19. By way of implementation of the directions issued by this Court in Prakash Singh’s case, UPSC framed Draft Guidelines for empanelling officers for appointment as DGP (Chief of Police). The composition of the Empanelment Committee is as under: -
a) Chairman, or in his absence, Member, UPSC – President.
b) Home Secretary to the Government of India or his nominee not below the rank of Special Secretary to the Government of India.
c) Chief Secretary of the State Government concerned.
d) Director General of Police of the State Government concerned.
e) An officer from amongst the head of CPOs/CPMFs not belonging to the cadre for which selection is being made, nominated by the Government of India, Ministry of Home Affairs.
20. Officers belonging to the Indian Police Service of the concerned cadre, not below the rank of ADG, and who have completed at least 30 years of service as on the date of occurrence of vacancy for which the panel is prepared, are eligible for being considered for selection and appointment as DGP. Selection, according to the Guidelines, shall be merit- based and inclusion in the panel shall be adjudged on the basis of ‘very good’ record and range of experience for heading the police force. The Draft Guidelines empowered the Committee to adopt its own methods and procedure for objective assessment of the suitability of officers to the zone of consideration. The Committee was obligated to make assessment of the annual confidential reports of the officers with reference to the last ten years preceding the date of meeting of the Committee. Only those officers assessed by the Committee as at least ‘very good’ for each of the preceding 10 years shall be considered for inclusion in the panel. According to the Guidelines, the Committee shall also take into account the range of experience, relevant for heading the police force as reflected in the bio-data of the officers for determining their suitability for inclusion in the panel. The Guidelines stipulated that the State Government shall appoint DGP from amongst the three senior-most officers included in the panel.
21. On 03.07.2018, this Court disposed of an application filed for modification of the judgment in Prakash Singh’s case by giving the following directions: -
6.1. All the States shall send their proposals in anticipation of the vacancies to the Union Public Service Commission, well in time at least three months prior to the date of retirement of the incumbent on the post of Director General of Police;
6.2 The Union Public Service Commission shall prepare the panel as per the directions of this Court in the judgment in Prakash Singh’s case(supra) and intimate to the States;
6.3 The State shall immediately appoint one of the persons from the panel prepared by the Union Public Service Commission;
6.4 None of the States shall ever conceive of the idea of appointing any person on the post of Director General of Police on acting basis for there is no concept of acting Director General of Police as per the decision in Prakash Singh’s case(supra);
6.5 An endeavour has to be made by all concerned to see that the person who was selected and appointed as the Director General of Police continues despite his date of superannuation.

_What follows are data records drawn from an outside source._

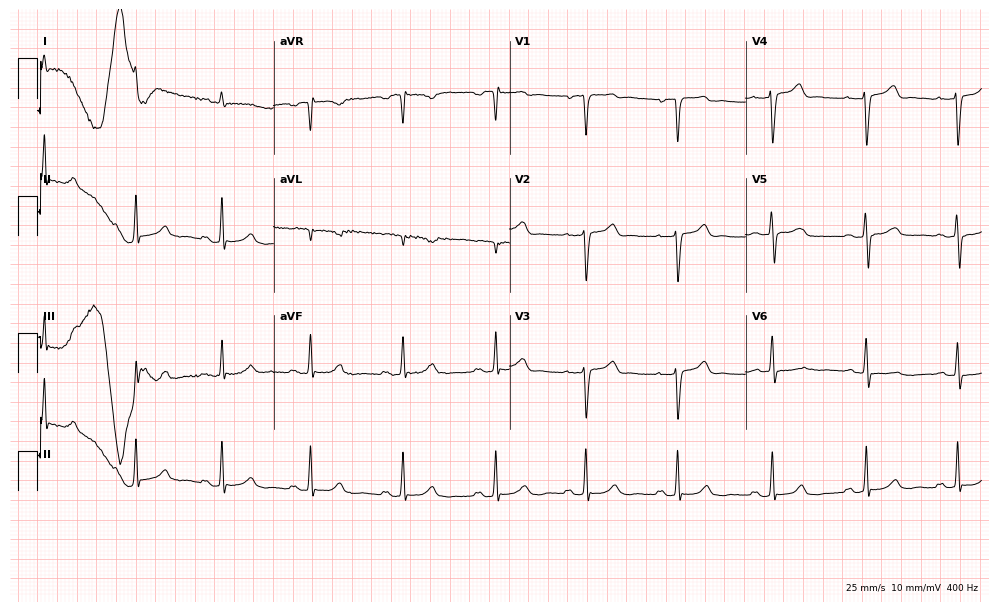
Electrocardiogram (9.6-second recording at 400 Hz), a 42-year-old man. Of the six screened findings (first-degree AV block, right bundle branch block (RBBB), left bundle branch block (LBBB), sinus bradycardia, atrial fibrillation (AF), sinus tachycardia), none is recorded. Findings outside these six are not listed.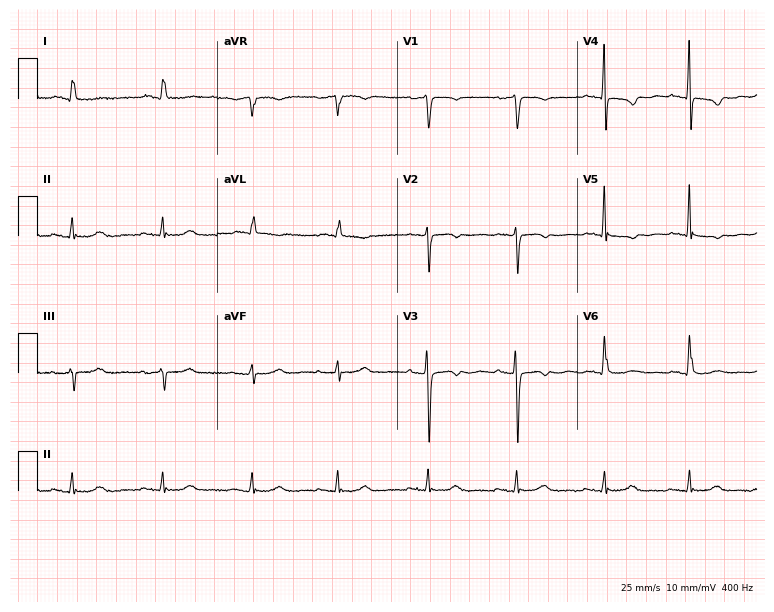
12-lead ECG from a female, 80 years old (7.3-second recording at 400 Hz). No first-degree AV block, right bundle branch block (RBBB), left bundle branch block (LBBB), sinus bradycardia, atrial fibrillation (AF) or sinus tachycardia recorded for this tracing. Only these six findings were labelled.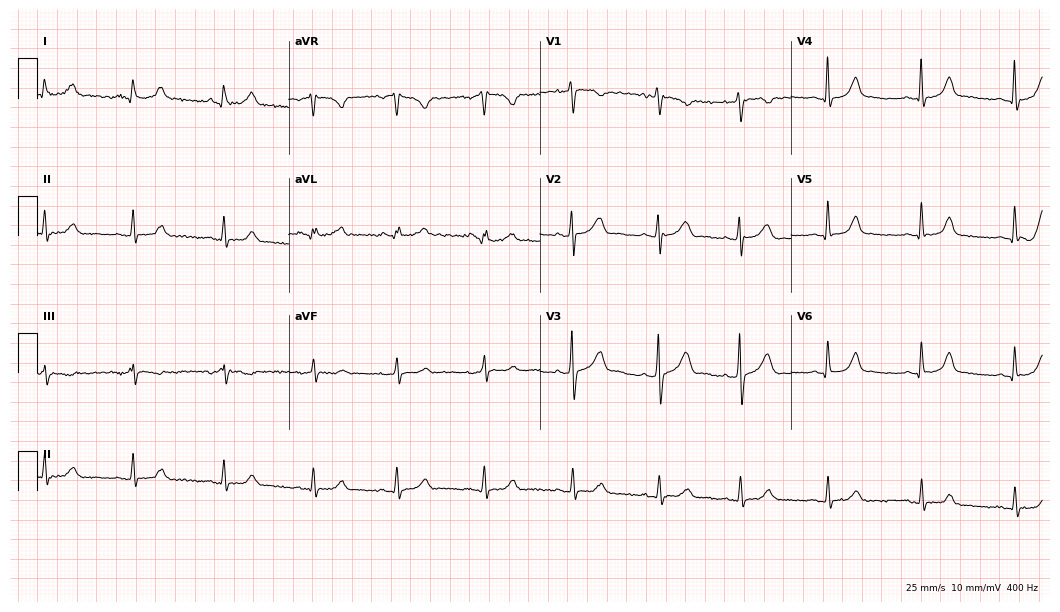
Resting 12-lead electrocardiogram (10.2-second recording at 400 Hz). Patient: a woman, 51 years old. Read as a normal ECG.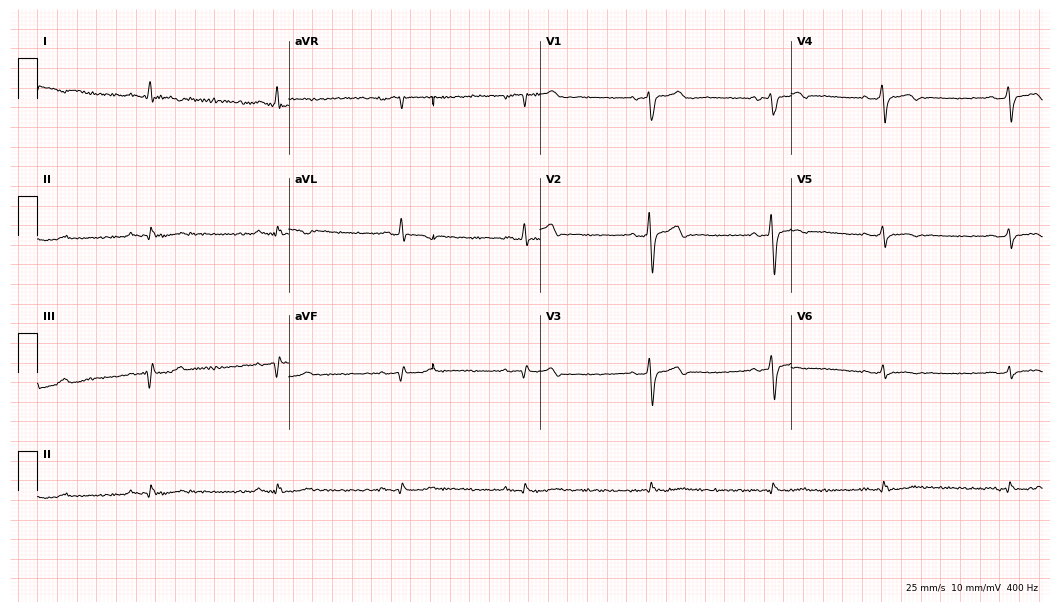
12-lead ECG from a 53-year-old man. No first-degree AV block, right bundle branch block (RBBB), left bundle branch block (LBBB), sinus bradycardia, atrial fibrillation (AF) or sinus tachycardia recorded for this tracing. Findings outside these six are not listed.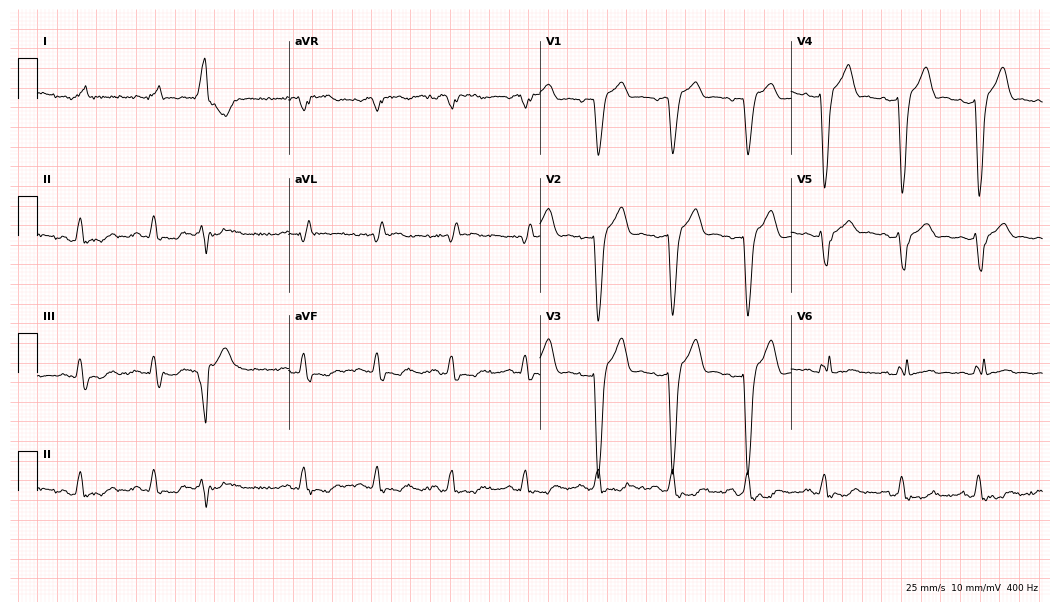
Resting 12-lead electrocardiogram. Patient: a 72-year-old male. The tracing shows left bundle branch block.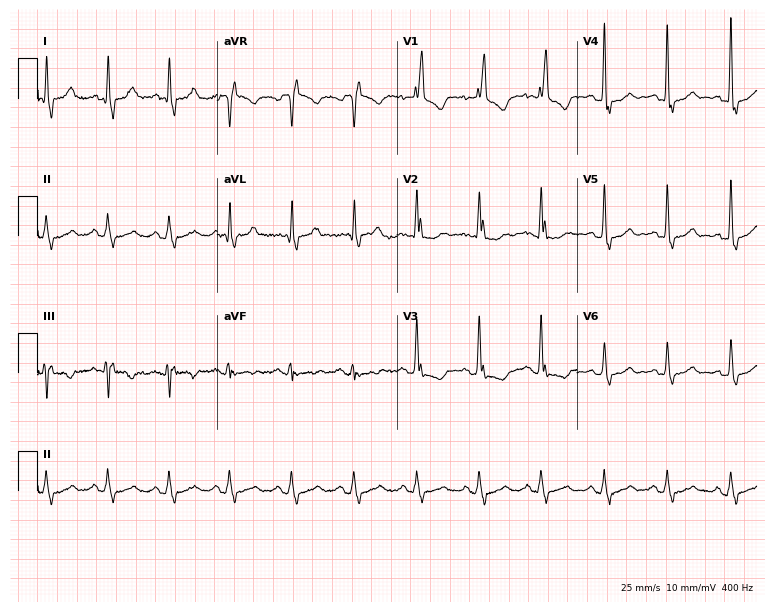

However, the extended term beyond the date of superannuation should be a reasonable period. We say so as it has been brought to our notice that some of the States have adopted a practice to appoint the Director General of Police on the last date of retirement as a consequence of which the person continues for two years after his date of superannuation. Such a practice will not be in conformity with the spirit of the direction.
6.6 Our direction No.(c) should be considered by the Union Public Service Commission to mean that the persons are to be empanelled, as far as practicable, from amongst the people within the zone of consideration who have got clear two years of service. Merit and seniority should be given due weightage.
6.7 Any legislation/rule framed by any of the States or the Central Government running counter to the direction shall remain in abeyance to the aforesaid extent.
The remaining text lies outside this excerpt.